## Exercise details
Without any of the pictures, print every record below exactly.

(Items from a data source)
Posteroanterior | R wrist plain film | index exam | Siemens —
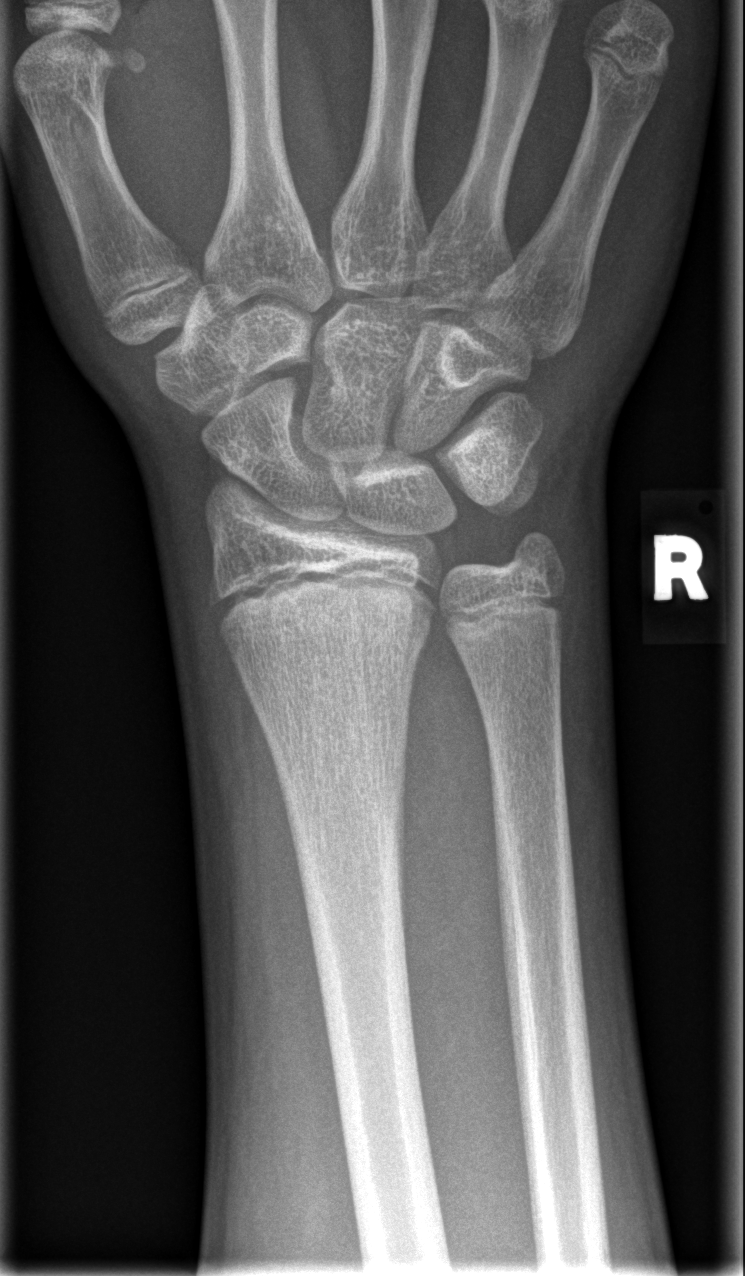

Bone fracture: none labeled
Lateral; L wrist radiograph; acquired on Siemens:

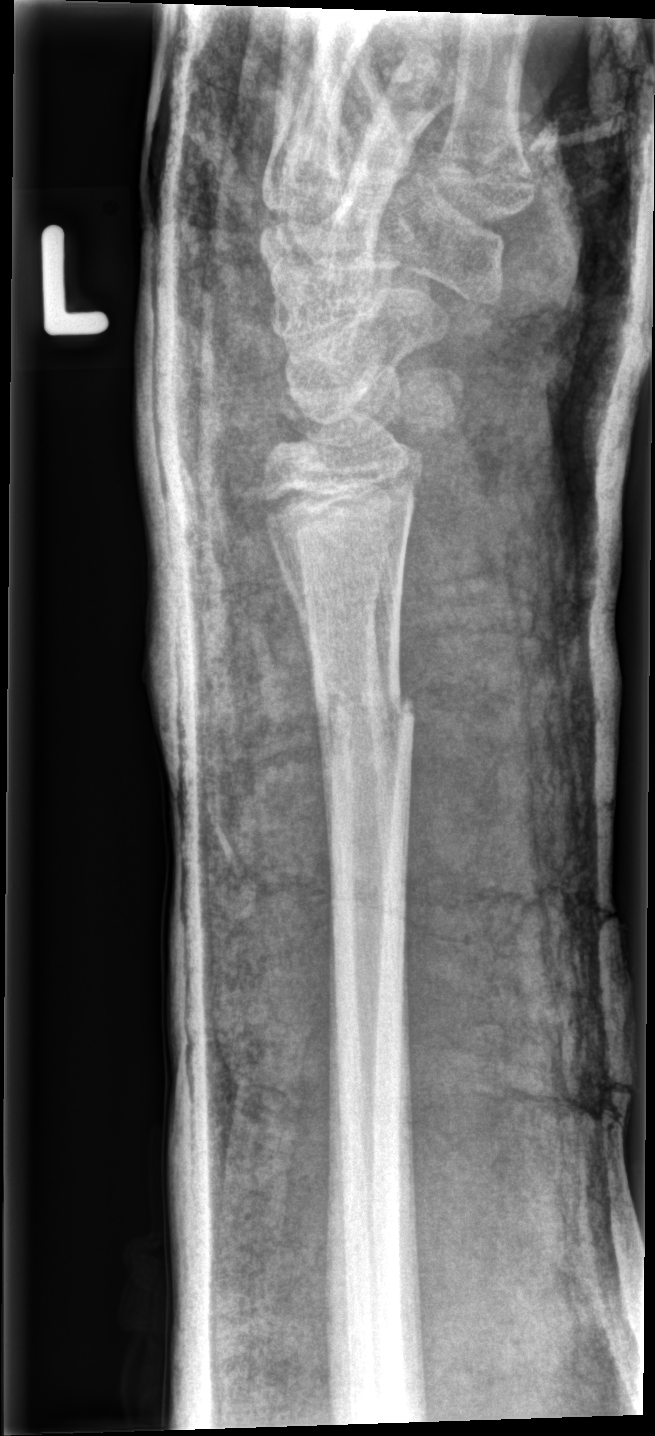

FINDINGS — Fracture classified AO/OTA 23r-M/3.1; 23u-E/7. Fx — (310, 669, 419, 753).
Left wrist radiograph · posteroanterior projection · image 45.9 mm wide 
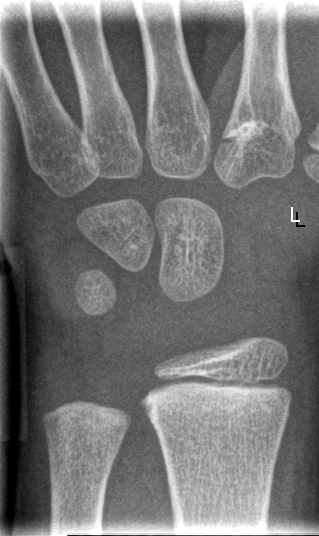 Findings: AO code 23r-M/2.1. Fracture present but not clearly seen in this view.
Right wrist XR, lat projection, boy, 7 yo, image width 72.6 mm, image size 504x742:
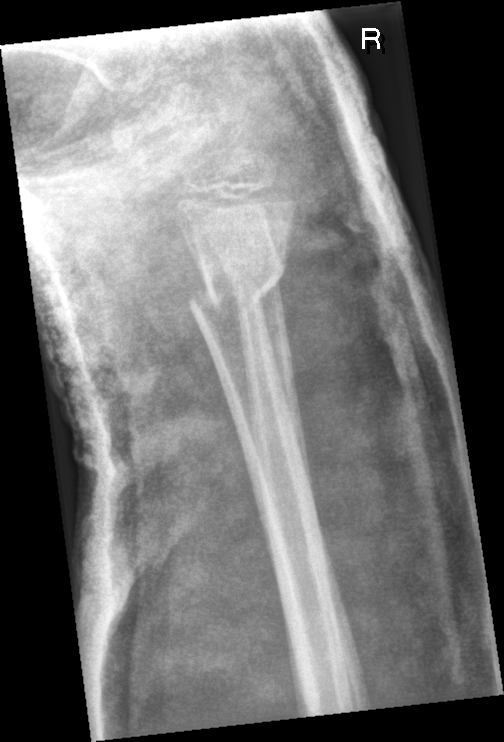 Bone fracture: 1 @ <185,255>-<291,314>
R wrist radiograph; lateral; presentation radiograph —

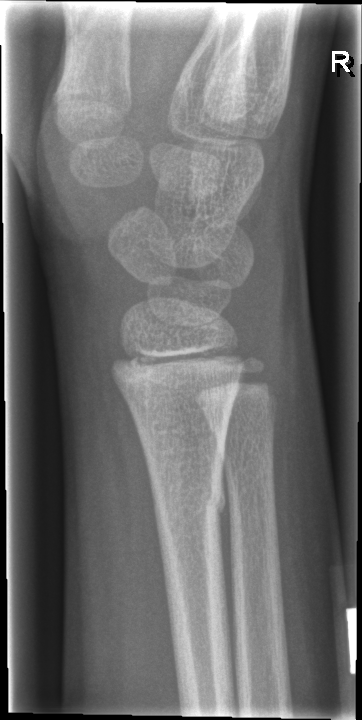 FINDINGS — Fx: [x1=148, y1=469, x2=231, y2=537]. AO/OTA classification: 23r-M/2.1.
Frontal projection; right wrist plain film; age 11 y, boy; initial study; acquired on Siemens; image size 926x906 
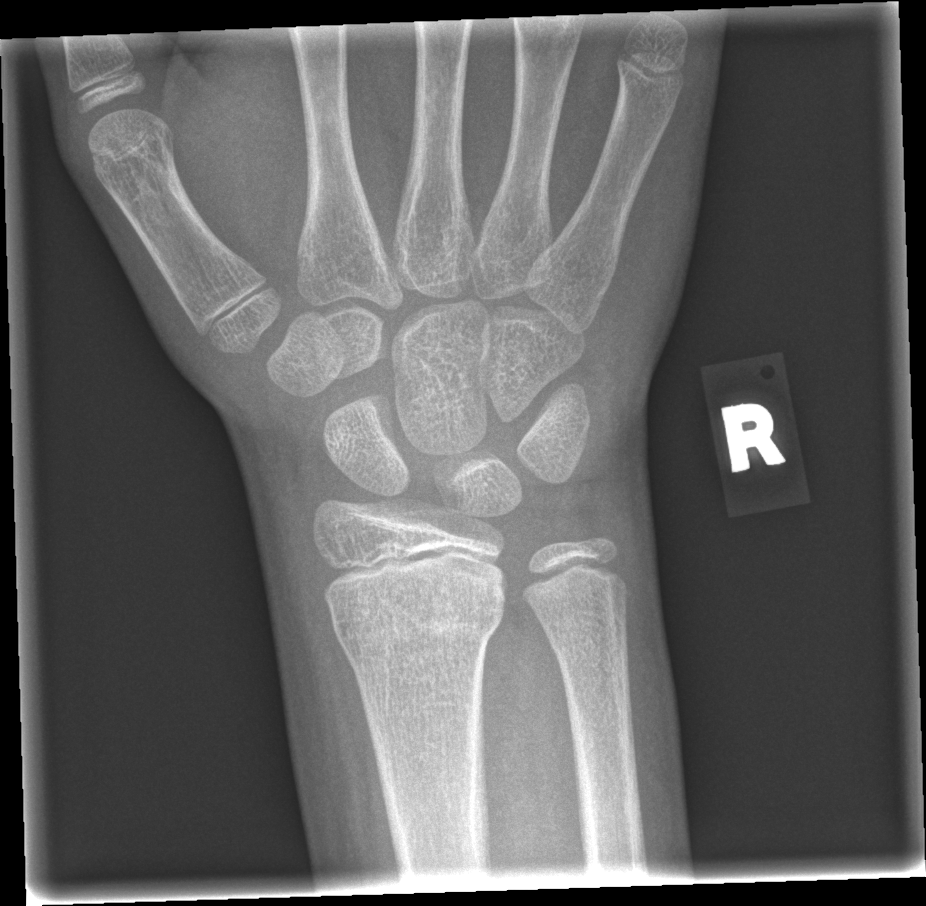

Bone fracture — [x1=331, y1=594, x2=510, y2=667].
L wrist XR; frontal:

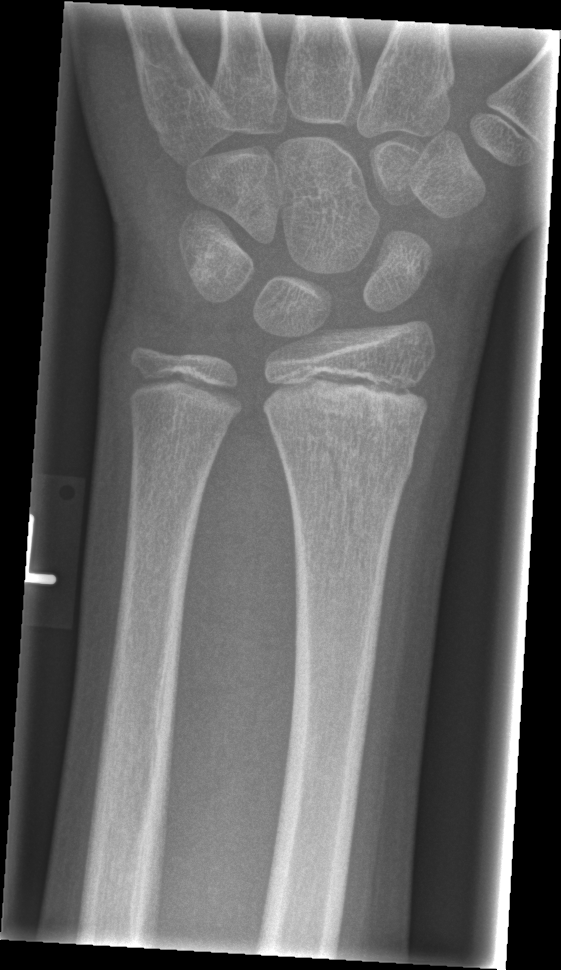 Bounding boxes in image-pixel xyxy.
Bone fracture identified at (left=271, top=414, right=419, bottom=492).
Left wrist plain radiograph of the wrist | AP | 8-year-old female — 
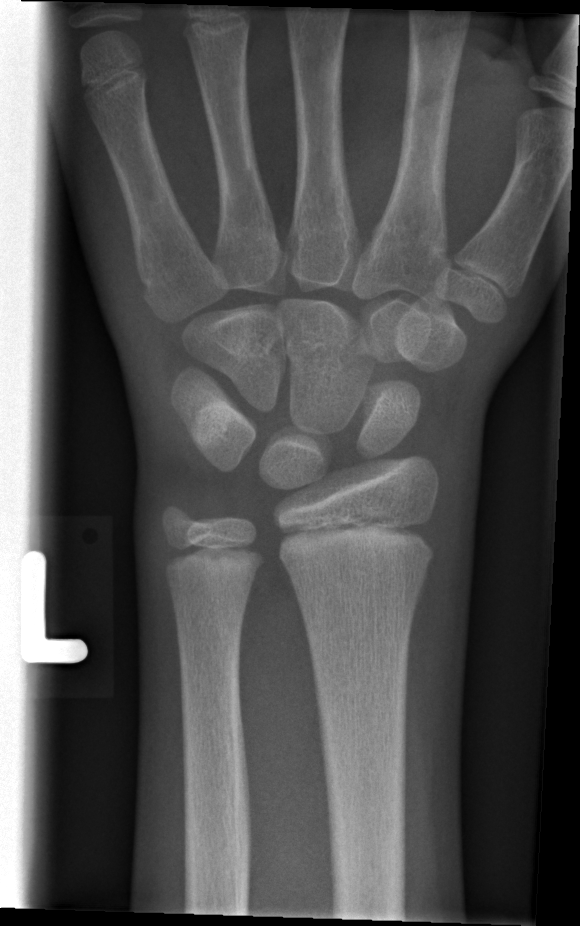

Q: Fracture present?
A: No fracture bounding box
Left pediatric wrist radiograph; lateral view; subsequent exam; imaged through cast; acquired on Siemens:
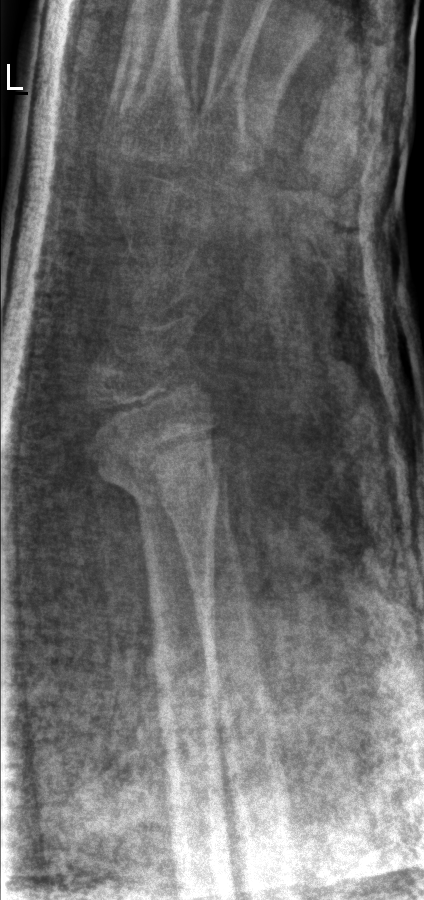

* Fracture classified AO/OTA 23r-M/3.1; 23u-M/2.1.
* Bone fracture — <92,434>-<227,502>.
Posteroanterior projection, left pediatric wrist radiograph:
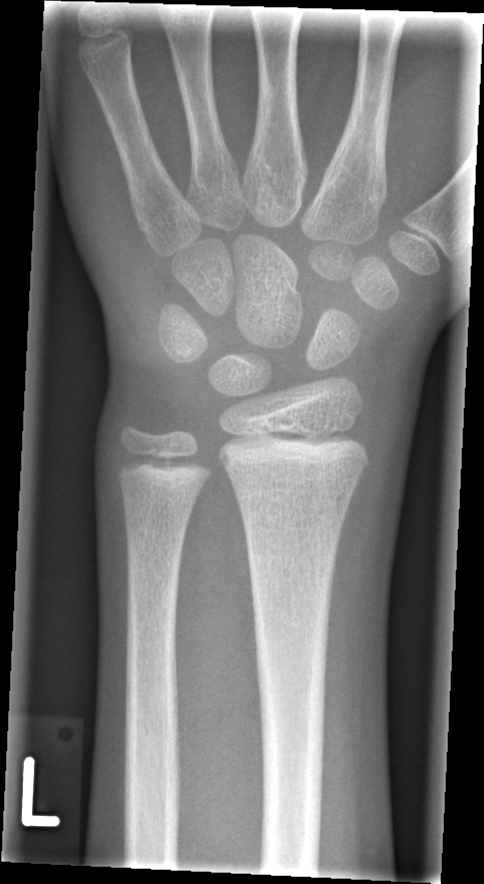 Fx: none.
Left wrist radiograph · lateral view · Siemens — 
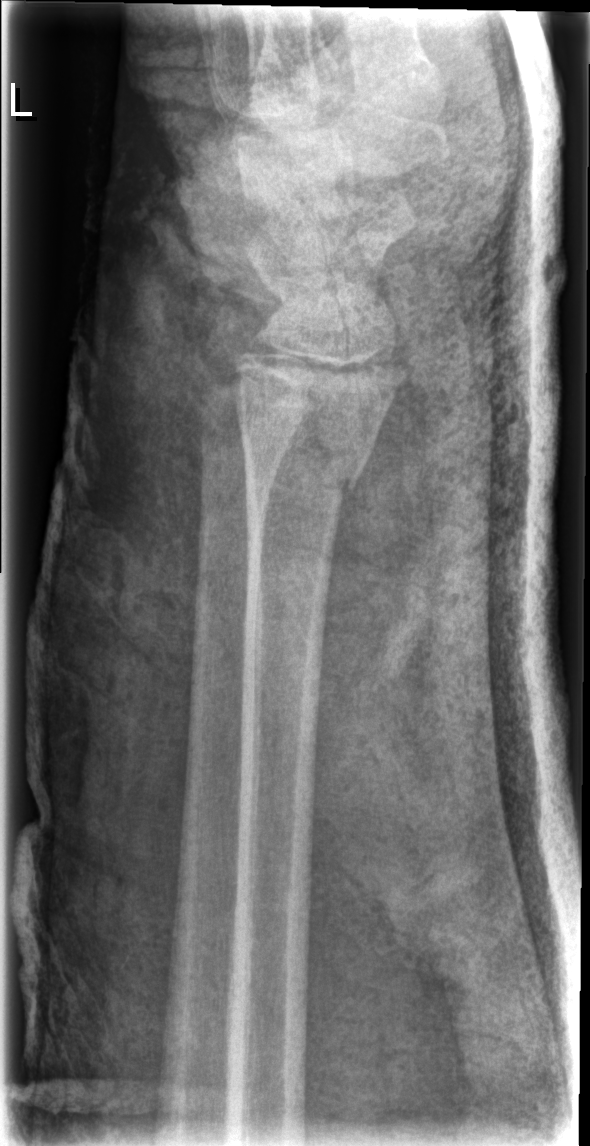
One Fx at bbox(232, 366, 376, 503).
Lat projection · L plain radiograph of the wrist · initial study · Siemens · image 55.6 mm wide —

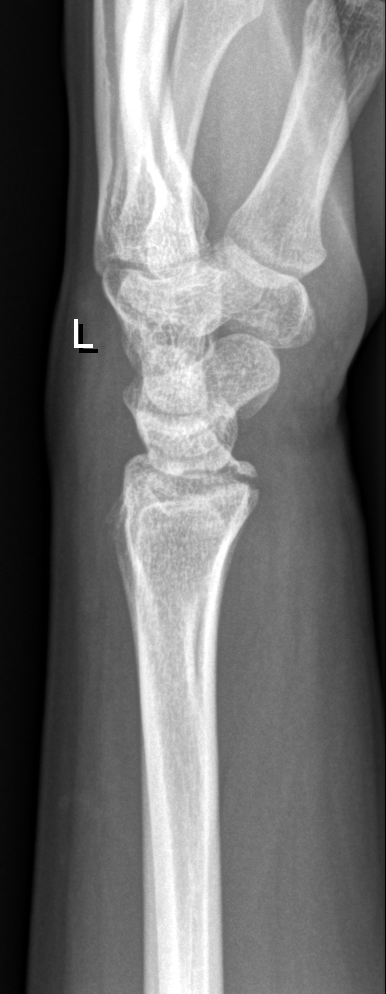
Fx = (134, 454, 263, 503)
Soft-tissue finding = (45, 280, 139, 526)
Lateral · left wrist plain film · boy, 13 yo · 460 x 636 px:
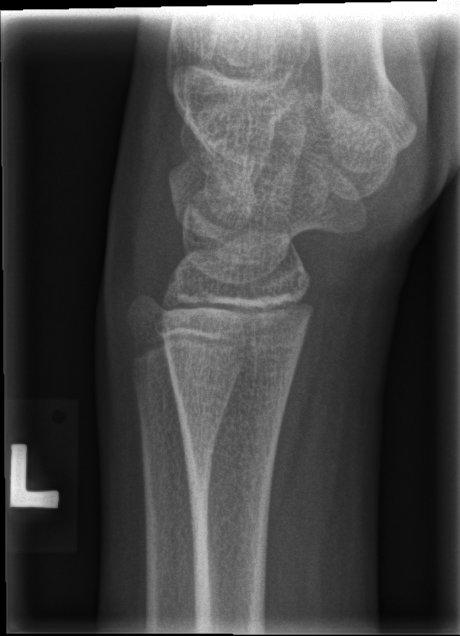 Q: Locate any fractures.
A: No Fx annotated
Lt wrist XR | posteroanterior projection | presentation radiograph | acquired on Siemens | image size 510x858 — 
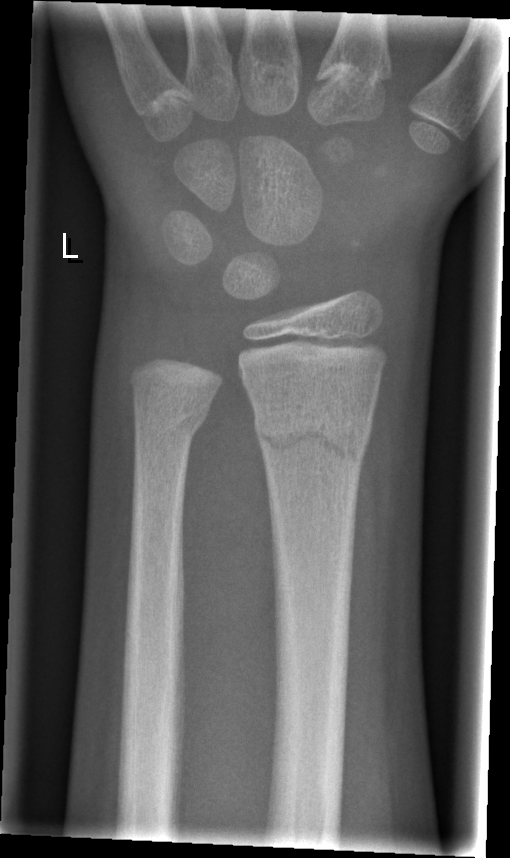

fracture: <252,402>-<374,472>; <130,393>-<212,439>
AO/OTA: 23-M/3.1

## Task output
Posteroanterior | R wrist plain film | index exam | Siemens —

Bone fracture: none labeled
Lateral; L wrist radiograph; acquired on Siemens:


FINDINGS — Fracture classified AO/OTA 23r-M/3.1; 23u-E/7. Fx — (310, 669, 419, 753).
Left wrist radiograph · posteroanterior projection · image 45.9 mm wide 
 Findings: AO code 23r-M/2.1. Fracture present but not clearly seen in this view.
Right wrist XR, lat projection, boy, 7 yo, image width 72.6 mm, image size 504x742:
 Bone fracture: 1 @ <185,255>-<291,314>
R wrist radiograph; lateral; presentation radiograph —

 FINDINGS — Fx: [x1=148, y1=469, x2=231, y2=537]. AO/OTA classification: 23r-M/2.1.
Frontal projection; right wrist plain film; age 11 y, boy; initial study; acquired on Siemens; image size 926x906 

Bone fracture — [x1=331, y1=594, x2=510, y2=667].
L wrist XR; frontal:

 Bounding boxes in image-pixel xyxy.
Bone fracture identified at (left=271, top=414, right=419, bottom=492).
Left wrist plain radiograph of the wrist | AP | 8-year-old female — 

Q: Fracture present?
A: No fracture bounding box
Left pediatric wrist radiograph; lateral view; subsequent exam; imaged through cast; acquired on Siemens:

* Fracture classified AO/OTA 23r-M/3.1; 23u-M/2.1.
* Bone fracture — <92,434>-<227,502>.
Posteroanterior projection, left pediatric wrist radiograph:
 Fx: none.
Left wrist radiograph · lateral view · Siemens — 
One Fx at bbox(232, 366, 376, 503).
Lat projection · L plain radiograph of the wrist · initial study · Siemens · image 55.6 mm wide —

Fx = (134, 454, 263, 503)
Soft-tissue finding = (45, 280, 139, 526)
Lateral · left wrist plain film · boy, 13 yo · 460 x 636 px:
 Q: Locate any fractures.
A: No Fx annotated
Lt wrist XR | posteroanterior projection | presentation radiograph | acquired on Siemens | image size 510x858 — 

fracture: <252,402>-<374,472>; <130,393>-<212,439>
AO/OTA: 23-M/3.1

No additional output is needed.